Problem statement = In the records below, find the line with "organism: E. coli" and the line with "sample: Somatosensory cortex neuropil". Print both exactly, along with every line between them, and no other line.

##### Supplied data #####

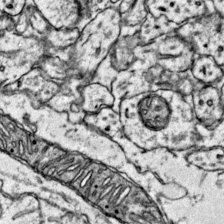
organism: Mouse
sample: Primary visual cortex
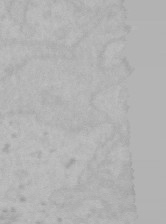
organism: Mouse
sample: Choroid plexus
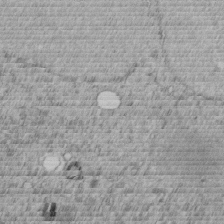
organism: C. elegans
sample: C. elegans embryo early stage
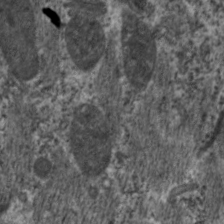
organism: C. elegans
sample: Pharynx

#####
##### Supplied data #####

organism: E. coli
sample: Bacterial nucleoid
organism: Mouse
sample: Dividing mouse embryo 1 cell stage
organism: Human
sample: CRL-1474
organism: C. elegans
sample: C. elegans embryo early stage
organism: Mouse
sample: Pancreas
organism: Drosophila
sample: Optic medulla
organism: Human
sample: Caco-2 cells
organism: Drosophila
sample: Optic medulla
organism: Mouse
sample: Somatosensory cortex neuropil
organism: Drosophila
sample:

#####

Task response =
organism: E. coli
sample: Bacterial nucleoid
organism: Mouse
sample: Dividing mouse embryo 1 cell stage
organism: Human
sample: CRL-1474
organism: C. elegans
sample: C. elegans embryo early stage
organism: Mouse
sample: Pancreas
organism: Drosophila
sample: Optic medulla
organism: Human
sample: Caco-2 cells
organism: Drosophila
sample: Optic medulla
organism: Mouse
sample: Somatosensory cortex neuropil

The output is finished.